(Items from a dataset)
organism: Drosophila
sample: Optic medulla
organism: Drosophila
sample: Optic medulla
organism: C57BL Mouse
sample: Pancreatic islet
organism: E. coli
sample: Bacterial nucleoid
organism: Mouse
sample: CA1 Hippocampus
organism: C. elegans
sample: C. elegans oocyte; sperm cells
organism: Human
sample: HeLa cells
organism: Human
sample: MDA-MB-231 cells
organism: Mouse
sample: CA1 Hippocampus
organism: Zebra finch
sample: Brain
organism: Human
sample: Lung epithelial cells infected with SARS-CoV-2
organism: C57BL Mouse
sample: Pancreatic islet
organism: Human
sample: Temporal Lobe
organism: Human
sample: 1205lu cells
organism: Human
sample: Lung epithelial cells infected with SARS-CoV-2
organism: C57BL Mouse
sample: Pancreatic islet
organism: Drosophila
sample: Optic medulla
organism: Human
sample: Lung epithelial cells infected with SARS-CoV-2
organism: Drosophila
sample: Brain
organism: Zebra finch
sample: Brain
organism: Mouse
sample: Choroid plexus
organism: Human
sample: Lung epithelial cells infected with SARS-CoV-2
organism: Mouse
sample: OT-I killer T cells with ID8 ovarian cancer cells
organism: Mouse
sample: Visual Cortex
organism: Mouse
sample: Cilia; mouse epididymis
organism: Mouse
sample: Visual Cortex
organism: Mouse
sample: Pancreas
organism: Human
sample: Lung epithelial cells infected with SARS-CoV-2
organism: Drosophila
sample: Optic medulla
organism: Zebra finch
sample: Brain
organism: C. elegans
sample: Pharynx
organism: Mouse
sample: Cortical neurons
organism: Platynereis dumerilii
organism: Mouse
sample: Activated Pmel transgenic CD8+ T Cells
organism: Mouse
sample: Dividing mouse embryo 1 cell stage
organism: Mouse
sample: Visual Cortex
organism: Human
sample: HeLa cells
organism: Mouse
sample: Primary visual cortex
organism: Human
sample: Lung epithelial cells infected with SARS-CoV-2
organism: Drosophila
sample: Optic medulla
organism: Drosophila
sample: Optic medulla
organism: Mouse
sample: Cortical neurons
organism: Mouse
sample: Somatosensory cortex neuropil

WHAT TO PRODUCE
Transcribe the full set of records without altering a single character.

RESULT OF THIS EXERCISE
organism: Drosophila
sample: Optic medulla
organism: Drosophila
sample: Optic medulla
organism: C57BL Mouse
sample: Pancreatic islet
organism: E. coli
sample: Bacterial nucleoid
organism: Mouse
sample: CA1 Hippocampus
organism: C. elegans
sample: C. elegans oocyte; sperm cells
organism: Human
sample: HeLa cells
organism: Human
sample: MDA-MB-231 cells
organism: Mouse
sample: CA1 Hippocampus
organism: Zebra finch
sample: Brain
organism: Human
sample: Lung epithelial cells infected with SARS-CoV-2
organism: C57BL Mouse
sample: Pancreatic islet
organism: Human
sample: Temporal Lobe
organism: Human
sample: 1205lu cells
organism: Human
sample: Lung epithelial cells infected with SARS-CoV-2
organism: C57BL Mouse
sample: Pancreatic islet
organism: Drosophila
sample: Optic medulla
organism: Human
sample: Lung epithelial cells infected with SARS-CoV-2
organism: Drosophila
sample: Brain
organism: Zebra finch
sample: Brain
organism: Mouse
sample: Choroid plexus
organism: Human
sample: Lung epithelial cells infected with SARS-CoV-2
organism: Mouse
sample: OT-I killer T cells with ID8 ovarian cancer cells
organism: Mouse
sample: Visual Cortex
organism: Mouse
sample: Cilia; mouse epididymis
organism: Mouse
sample: Visual Cortex
organism: Mouse
sample: Pancreas
organism: Human
sample: Lung epithelial cells infected with SARS-CoV-2
organism: Drosophila
sample: Optic medulla
organism: Zebra finch
sample: Brain
organism: C. elegans
sample: Pharynx
organism: Mouse
sample: Cortical neurons
organism: Platynereis dumerilii
organism: Mouse
sample: Activated Pmel transgenic CD8+ T Cells
organism: Mouse
sample: Dividing mouse embryo 1 cell stage
organism: Mouse
sample: Visual Cortex
organism: Human
sample: HeLa cells
organism: Mouse
sample: Primary visual cortex
organism: Human
sample: Lung epithelial cells infected with SARS-CoV-2
organism: Drosophila
sample: Optic medulla
organism: Drosophila
sample: Optic medulla
organism: Mouse
sample: Cortical neurons
organism: Mouse
sample: Somatosensory cortex neuropil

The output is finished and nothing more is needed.